Editor's Note: See an official report from Connecticut State's Attorney on The Crime Report here.
Until September 30, 2013, two classes of people were restricted from possessing regulated firearms:
(1) a person who “suffers from a mental disorder… and has a history of violent behavior against the person or another,” and
(2) a person who “has been confined for more than 30 consecutive days to a [psychiatric] facility.”
Effective October 1, 2013, a new law took effect, expanding and
modifying the classes of people restricted from possessing weapons for
reasons related to mental illness. Now, the groups include:
(1) a person who “suffers from a mental disorder… and has a history of violent behavior against the person or another;”
(2) a person who “has been found incompetent to stand trial” (IST);
(3) a person who “has been found not criminally responsible” (NCR – this is Maryland’s version of the insanity defense);
(4) a person who “has been voluntarily admitted for more than 30 consecutive days to a [psychiatric] facility;”
(5) a person who “has been involuntarily committed to a facility” for any period of time; and
(6) a person who “is under the protection of a guardian appointed by a
court…, except for cases in which the appointment of a guardian is
solely a result of a physical disability.”
It is important to note the following:
Importantly, criminals without mental illness are only restricted if
they have been convicted of specific “disqualifying crimes” or if they
have received a 2 or more year term of imprisonment for a common law
crime. This disparity regarding removal of weapons from offenders with
mental illness whose weapons would not be removed based on the crime
alone raises potential disability rights questions.
Thus, for example, category 1 requires no causal nexus between the
individual’s mental illness and his or her history of violent behavior.
Thus, a person with, say, an eating disorder and a history of fighting
during his or her adolescence would be subject to the restriction on
firearm possession. Conversely, the person with a history of multiple
fights, no mental illness, and no other disqualifying events (such as a
conviction for a violent crime) would be permitted to retain his (or,
less commonly, her) weapons. Where exactly is the logic here?
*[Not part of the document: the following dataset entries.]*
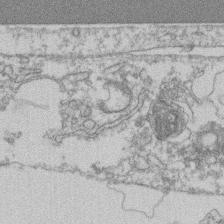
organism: Mouse
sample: T cell stromal cell synapse
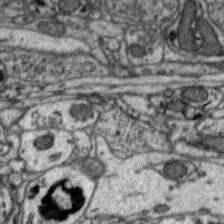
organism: Zebra finch
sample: Brain
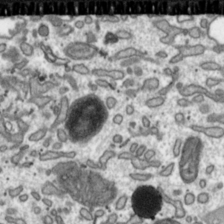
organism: Toxoplasma gondii
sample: Parasites in a vacuole inside a host cell

Categories 2 and 3 involve numerous defendants whose crimes
themselves might not be dangerous. In the hospital in which I work, the
modal crime for which people are committed as IST is trespassing.
While few people are found NCR for crimes that are not violent in
some way, there are some whose underlying offenses are non-violent.
Category 4 is especially concerning to those of us treating people
with mental illness, in that it targets patients who seek treatment
willingly, and who do not meet any of the other criteria for removal.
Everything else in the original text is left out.